A paixão pela profissão era coisa de família: o exemplo veio do avô e dos tios, que publicavam um jornal em Catanduva (SP), cidade onde nasceu e viveu seus primeiros anos antes de se mudar com os pais para Campina Verde. Ele conta que foi “contaminado” ainda criança, aos 11 anos, quando foi conhecer a tipografia do avô. Brincando com as letrinhas, o pequeno Edson se encantou pelo jornalismo. Moisés se orgulha de ter defendido conquistas importantes de Iturama por meio de suas coberturas em O Pontal, como a construção do frigorífico e da usina de álcool. Mas também enfrentou momentos difíceis: chegou a ser ameaçado e quase foi preso por matérias que escreveu.
Confira nossa entrevista com o jornalista Edson Gabriel Moysés:
Como era Iturama quando o senhor chegou aqui, em 1967?
A gente atolava nas ruas, não tinha asfalto, não tinha infraestrutura nenhuma. Mas, com os anos, Iturama foi melhorando. Vieram pessoas para investir, comprar terras, e o povo foi vendo as possibilidades, a posição estratégica da cidade, a amplidão do município... Então começou a migração, Iturama cresceu e segue crescendo, mas por vontade própria.

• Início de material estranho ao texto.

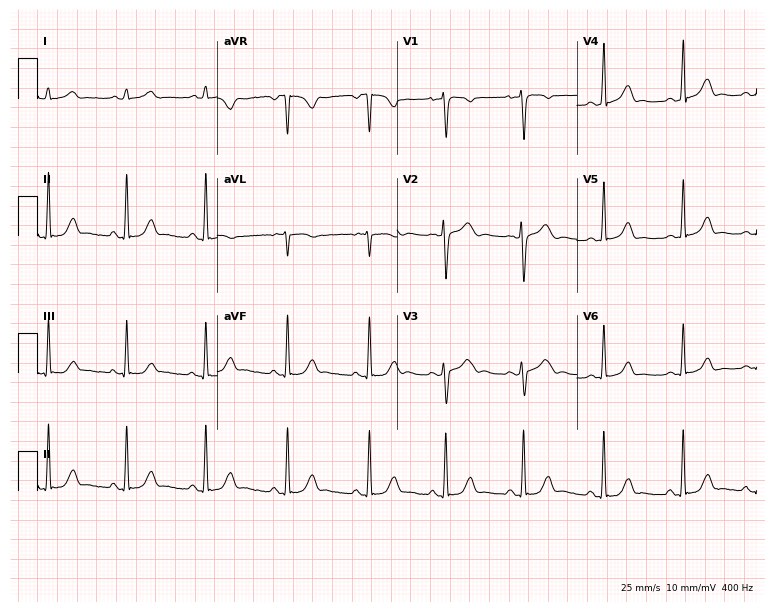
Standard 12-lead ECG recorded from a woman, 21 years old. None of these six findings is recorded: first-degree AV block, right bundle branch block, left bundle branch block, sinus bradycardia, atrial fibrillation, sinus tachycardia. Findings outside these six are not listed.

Porque visão política, não teve. Por muito tempo, foram só duas famílias no poder, de quatro em quatro anos, revezavam do A para o B, e isso não trouxe progresso à cidade. Progrediu com as pessoas que vieram, ganharam dinheiro e investiram. Ela é o que é hoje dentro de um plano socioeconômico que foi feito em 1968 pelo governo do Pedro de Paula, um médico que tinha visão ampla. Ele andava com seu carro próprio, um Fusca.
Como o senhor começou no jornalismo e qual é a sua importância para a sociedade?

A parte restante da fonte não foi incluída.